- WHAT YOU WILL DO:
Your task is to extract every entry that follows word for word while excluding the pictures.

- DATASET CONTENT:

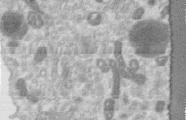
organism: Human
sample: Centriole in RPE cells
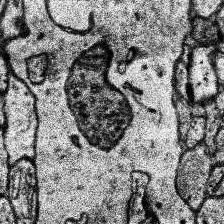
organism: Human
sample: Temporal Lobe
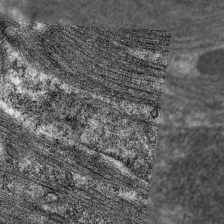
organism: C. elegans
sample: Pharynx
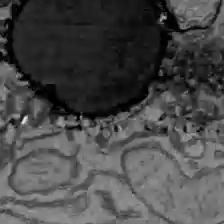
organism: C57BL Mouse
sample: Liver
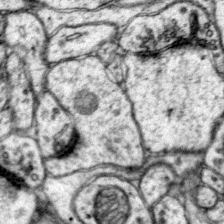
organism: Mouse
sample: Primary visual cortex
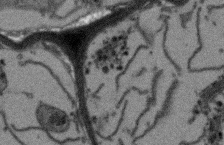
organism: Arabidopsis thaliana
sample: Root tip
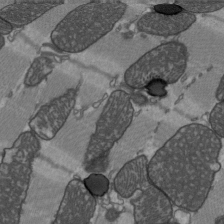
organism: C57BL Mouse
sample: Heart
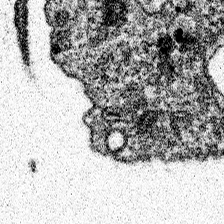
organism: Spongilla lacustris
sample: Neuroid cell
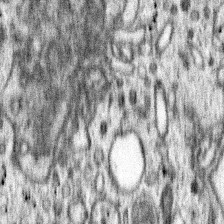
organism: Human
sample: HeLa cells
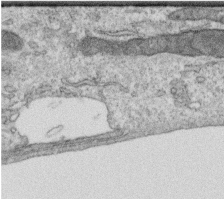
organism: Human
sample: Centriole in RPE cells
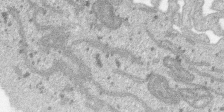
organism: Human
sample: Lung epithelial cells infected with SARS-CoV-2
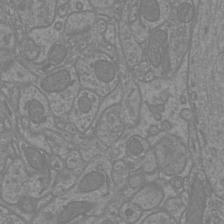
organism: Mouse
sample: Cortical neurons
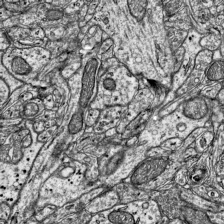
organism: Mouse
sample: Visual Cortex
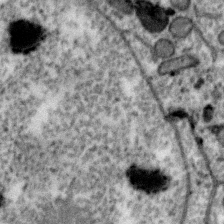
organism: Zebra finch
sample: Brain
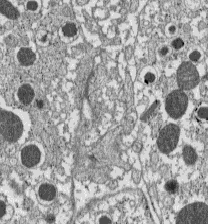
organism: C57BL Mouse
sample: Pancreatic islet
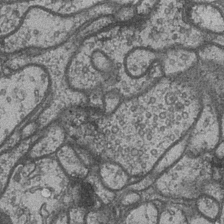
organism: Drosophila
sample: Optic medulla
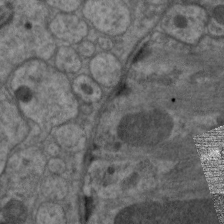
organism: C. elegans
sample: Pharynx
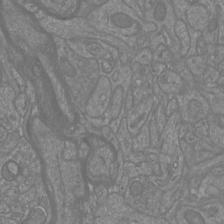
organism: Mouse
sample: Cortical neurons
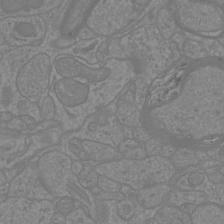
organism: Mouse
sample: Cortical neurons
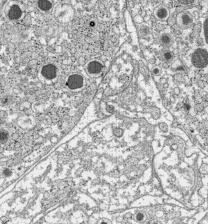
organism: C57BL Mouse
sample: Pancreatic islet
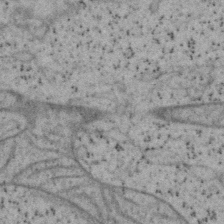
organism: Human
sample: HeLa cells
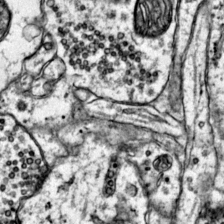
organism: Mouse
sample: Primary visual cortex
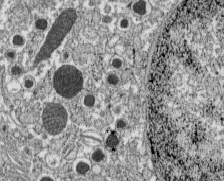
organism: C57BL Mouse
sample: Pancreatic islet
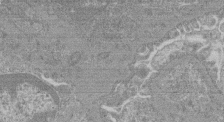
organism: Mouse
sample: Glomerulus
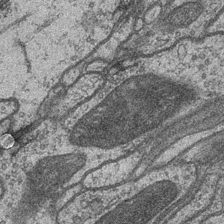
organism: Drosophila
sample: Optic medulla
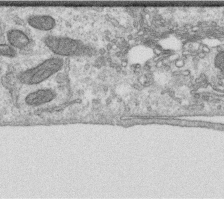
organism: Human
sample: Centriole in RPE cells
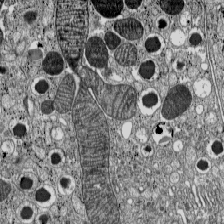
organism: C57BL Mouse
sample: Pancreatic islet
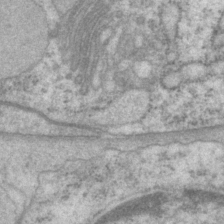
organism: P. pacificus
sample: Pharynx
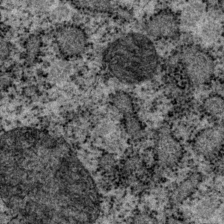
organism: P. pacificus
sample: Pharynx
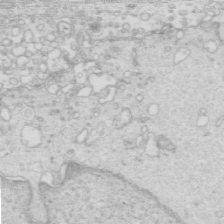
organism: Mouse
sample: Multiciliated cells
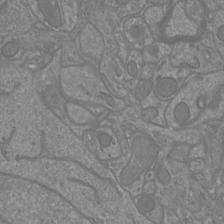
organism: Mouse
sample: Cortical neurons
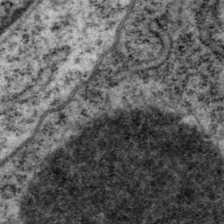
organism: P. pacificus
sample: Pharynx
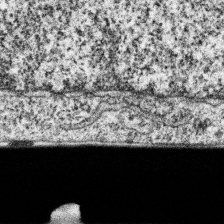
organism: Human
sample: HeLa cells
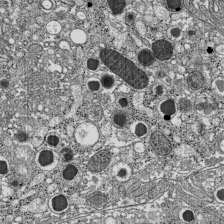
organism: C57BL Mouse
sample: Pancreatic islet
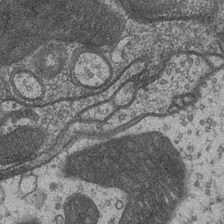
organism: Drosophila
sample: Optic medulla
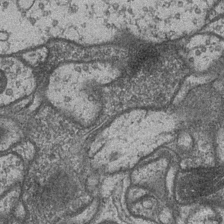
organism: Drosophila
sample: Optic medulla
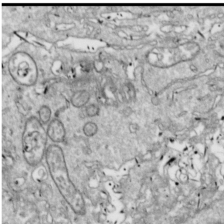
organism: Drosophila
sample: Cell division; meiosis; drosophila spermatocytes
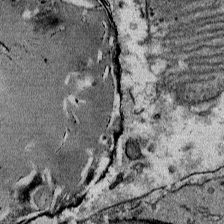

- RESPONSE TO THIS TASK:
organism: Human
sample: Centriole in RPE cells
organism: Human
sample: Temporal Lobe
organism: C. elegans
sample: Pharynx
organism: C57BL Mouse
sample: Liver
organism: Mouse
sample: Primary visual cortex
organism: Arabidopsis thaliana
sample: Root tip
organism: C57BL Mouse
sample: Heart
organism: Spongilla lacustris
sample: Neuroid cell
organism: Human
sample: HeLa cells
organism: Human
sample: Centriole in RPE cells
organism: Human
sample: Lung epithelial cells infected with SARS-CoV-2
organism: Mouse
sample: Cortical neurons
organism: Mouse
sample: Visual Cortex
organism: Zebra finch
sample: Brain
organism: C57BL Mouse
sample: Pancreatic islet
organism: Drosophila
sample: Optic medulla
organism: C. elegans
sample: Pharynx
organism: Mouse
sample: Cortical neurons
organism: Mouse
sample: Cortical neurons
organism: C57BL Mouse
sample: Pancreatic islet
organism: Human
sample: HeLa cells
organism: Mouse
sample: Primary visual cortex
organism: C57BL Mouse
sample: Pancreatic islet
organism: Mouse
sample: Glomerulus
organism: Drosophila
sample: Optic medulla
organism: Human
sample: Centriole in RPE cells
organism: C57BL Mouse
sample: Pancreatic islet
organism: P. pacificus
sample: Pharynx
organism: P. pacificus
sample: Pharynx
organism: Mouse
sample: Multiciliated cells
organism: Mouse
sample: Cortical neurons
organism: P. pacificus
sample: Pharynx
organism: Human
sample: HeLa cells
organism: C57BL Mouse
sample: Pancreatic islet
organism: Drosophila
sample: Optic medulla
organism: Drosophila
sample: Optic medulla
organism: Drosophila
sample: Cell division; meiosis; drosophila spermatocytes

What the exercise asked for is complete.